Mais modesta, terrena, e ao mesmo tempo mais substantiva é a constatação, pela diretora, de que o discurso timidamente reformista da esquerda não tem hoje, nem de longe, o poder de empolgar as massas ostentado pela mensagem evangélica e sua promessa de felicidade.
O fervor revolucionário parece ter mudado de lado. A ideologia neoliberal do “empreendedorismo” casa perfeitamente com a teologia da prosperidade. Contra esse monstro de duas cabeças, “todas las armas son buenas:/ piedras/ noches/ poemas”, como diz um poema de Paulo Leminski (sobre a luta de classes). Apocalipse nos trópicos não deixa de ser um dilacerado e vertiginoso poema.
Jean-Claude Bernardet
O franco-belga-brasileiro Jean-Claude Bernardet (1936-2025), que morreu na semana passada, foi uma figura central do cinema brasileiro, como crítico, roteirista, professor, ensaísta e ator. Inquieto, cambiante, parecia sempre querer desmontar o que havia construído e recomeçar do zero.
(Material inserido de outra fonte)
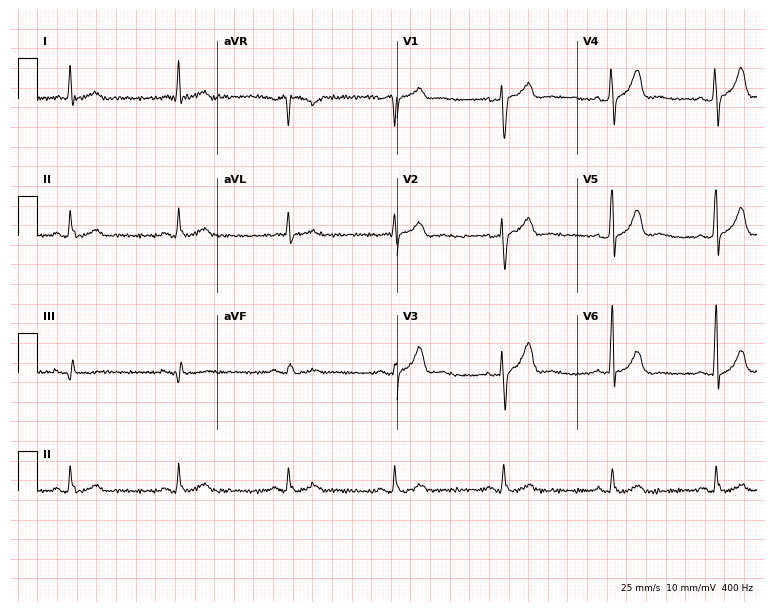
Resting 12-lead electrocardiogram (7.3-second recording at 400 Hz). Patient: a 47-year-old male. Read as a normal ECG.
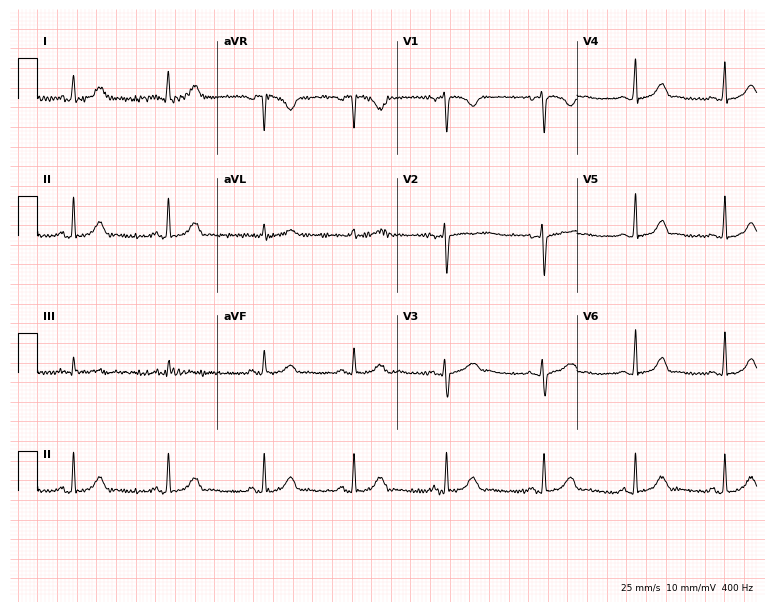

Todos os que tiveram em algum momento contato com Jean-Claude sentiram o impacto de sua energia, de sua inteligência, de sua paixão. Muitos já falaram sobre isso, não vou chover no molhado. Este blog comentou vários dos filmes em que ele atuou nos últimos anos: Fome, de Cristiano Burlan, Antes do fim, também de Burlan, e o metadocumentário A destruição de Bernardet, de Claudia Priscilla e Pedro Marques. A boa notícia é que Jean-Claude ressurgirá em breve nas telas, ao lado de Helena Ignez, no inédito Nosferatu, de Cristiano Burlan.
Chaplin em Brasília
Habituados às tenebrosas pantomimas do Congresso Nacional, os cinéfilos de Brasília têm agora a chance de mergulhar num dos tesouros mais preciosos e duradouros do cinema, a obra de Charles Chaplin. O Centro Cultural Banco do Brasil da capital federal exibe até 3 de agosto cerca de oitenta filmes, entre curtas, longas e médias do diretor/ator/roteirista/dançarino/mímico/compositor (programação no site do CCBB). A mostra inclui algumas exibições gratuitas ao ar livre, cursos e palestras. Quem perder merece um pontapé no traseiro.